Clarification from comment above:
When I said “if the same kind of rhetorical skills would apply to other more direct models or types in the OT” I did not mean to imply that Karen discussed types in the OT. He discusses quotations from NT authors in the OT that are phonetically re-arranged to put emphasize on the quotation and apply it to Christ. However, What about the quotations in Psalms 22 in the NT Gospel?
And by the way, Wasn’t the epistle to the Hebrews written in Aramaic or Hebrew initially and then translated in Greek by…an apostle? If so, this would also have to be taken into consideration.
@blop2008: Very interesting. My bet is that a search of something like the ATLA Religion Database for “paronamasia” would produce some articles that weren’t only about TC and OT in NT issues.

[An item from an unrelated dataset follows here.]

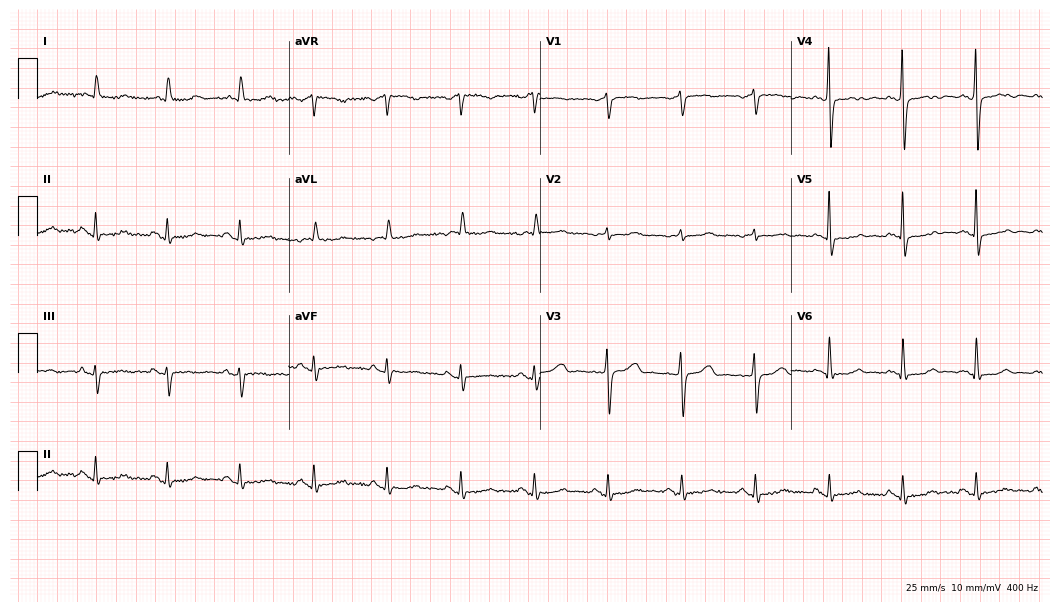
12-lead ECG from a 68-year-old woman (10.2-second recording at 400 Hz). Recorded interpretation: within normal limits.

@blop2008: I’m not a Hebrews specialist, but I’ve never come across anything that proposes an Aramaic or Hebrew original.
A very, very cool blog, and clealy far above my ignernt redneck abilities. So how can I dare suggest a correction? Nonetheless… I think you mean “row” to hoe. Y’ever do much gard’nin’?
I’ll bet you’re right — I’ve always heard it the other way, but your wording makes much more sense! Thanks!